Nur wenigen dürfte bekannt sein, dass im Wiebachtal einst Bergbau betrieben wurde. Im Übrigen ist davon auch fast nichts mehr zu sehen. Die Stollenanlage und ihr Eingang sind mittlerweile überflutet.

Im November 1854 berichtete eine Pressenotiz über Erzfunde zwischen Radevormwald und Hückeswagen in der Nähe der Wupper und am Wiebach. Zuerst versuchten fünf Bauern aus der Umgebung, die Schürfrechte zu erhalten. Doch fehlte es ihnen wohl am nötigen Geld, denn erst knapp zwei Jahre später gingen die Abbaurechte an Carl-Wilhelm Schingen aus Hückeswagen, einem der fünf Bauern.

5 Das Gesenk diente zur Weiterverfolgung eventueller weiterer Adern. Es gibt keine Verbindung zu tieferen Stollen.

Ein weiteres Jahr strich ins Land. Am 12. Juni 1857 fand die vorgeschriebene Feldbesichtigung der Carolinengrube statt. Schingen musste den Nachweis über die Verbreitung von Erz innerhalb des Feldes erbringen. So entstand ein 70 Fuß tiefer Schacht. Das Ergebnis war Kupferkies in kleinen und größeren Partikeln. Doch über die allgemeine Verbreitung der Lagerstätte konnte man immer noch nichts sagen.

Mittlerweile war man an einem Punkt angelangt, wo mehr Sachverstand und mehr Geld nötig war. Beides wurde gefunden. Innerhalb kürzester Zeit fand sich eine 16-köpfige Interessengemeinschaft und das Unternehmen Carolinengrube wurde fortgesetzt.
Das Feld liegt hauptsächlich auf Radevormwalder Gebiet, was auch für den Hauptfundpunkt gilt. Auf Hückeswagener Gebiet lag der südliche bis nordöstlich des Wiebachs gelegene Teil.

Die Verleihung des Bergeigentums zur Gewinnung aller darin vorkommenden Kupfererze erfolgte schließlich am 28. Mai 1858.

5 Einer der Stollen

Im März 1859 war der Abbau im vollen Gange.

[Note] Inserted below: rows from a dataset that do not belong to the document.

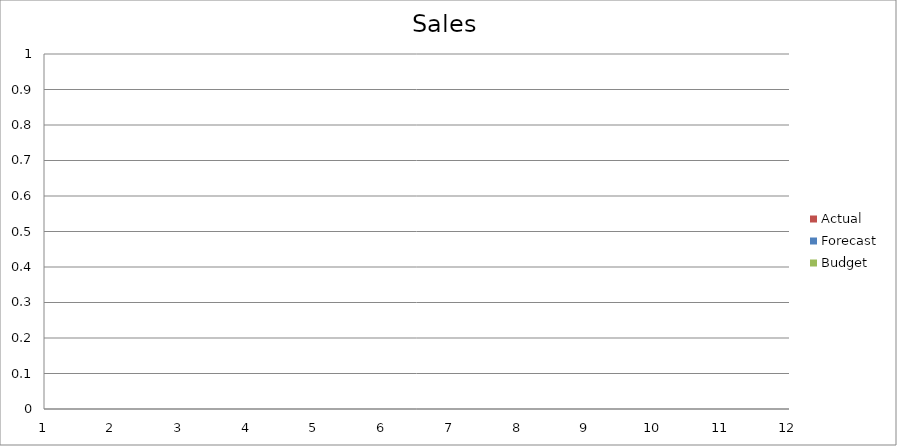
| Category | Budget | Forecast | Actual |
|---|---|---|---|
| 0 | 2030 | 2170 | 1700 |
| 1 | 550 | 960 | 1410 |
| 2 | 1280 | 3240 | 1240 |
| 3 | 2640 | 620 | 2970 |
| 4 | 2250 | 2440 | 1460 |
| 5 | 1830 | 900 | 940 |
| 6 | 2340 | 2780 | 3250 |
| 7 | 1610 | 3230 | 2360 |
| 8 | 730 | 2100 | 1580 |
| 9 | 1960 | 1420 | 890 |
| 10 | 2920 | 1600 | 2690 |
| 11 | 1830 | 510 | 2340 |
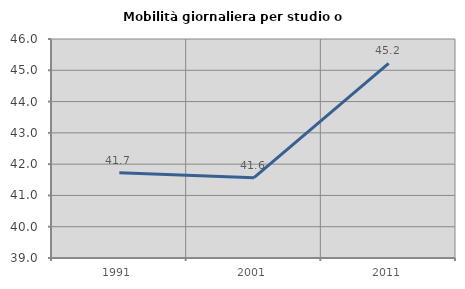
| Category | Mobilità giornaliera per studio o lavoro |
|---|---|
| 1991.0 | 41.727 |
| 2001.0 | 41.567 |
| 2011.0 | 45.223 |
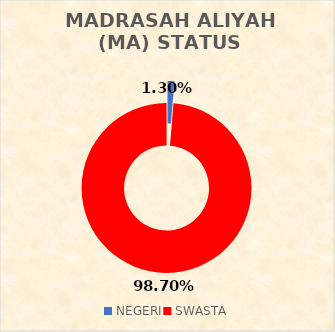
| Category | MADRASAH ALIYAH (MA) STATUS SEKOLAH |
|---|---|
| NEGERI | 1 |
| SWASTA | 76 |
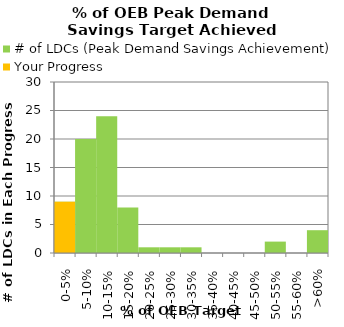
| Category | # of LDCs (Peak Demand Savings Achievement) | Your Progress |
|---|---|---|
| 0-5% | 9 | 9 |
| 5-10% | 20 | 0 |
| 10-15% | 24 | 0 |
| 15-20% | 8 | 0 |
| 20-25% | 1 | 0 |
| 25-30% | 1 | 0 |
| 30-35% | 1 | 0 |
| 35-40% | 0 | 0 |
| 40-45% | 0 | 0 |
| 45-50% | 0 | 0 |
| 50-55% | 2 | 0 |
| 55-60% | 0 | 0 |
| >60% | 4 | 0 |
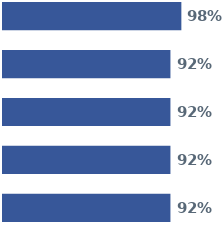
| Category | Series 0 | Series 1 | Series 2 | Series 3 | Series 4 |
|---|---|---|---|---|---|
| 0 | 0.98 | 0.92 | 0.92 | 0.92 | 0.92 |

Doch bereits Mitte 1862 wurde nicht mehr über die Grube berichtet. Während dieser Abbauzeit wurden 90 Zentner Kupfer der Caronlinengrube entnommen.

Der ungefähre Stollenverlauf der Grube 4

Wie bereits eingangs erwähnt, steht die Carolinengrube heute unter Wasser. Der Eingang zum tieferen Stollen existiert zwar noch, wurde aber vergittert und steht ebenfalls unter Wasser. Ein zweiter Eingang, der in den oberen Stollen führte, ist verfallen.
So kommt es, dass die Grube heute nicht mehr zu begehen ist. Die Fotos entstanden im Jahre 1986. Während des Baus der Wiebachvorsperre konnten die Stollen für kurze Zeit begangen werden.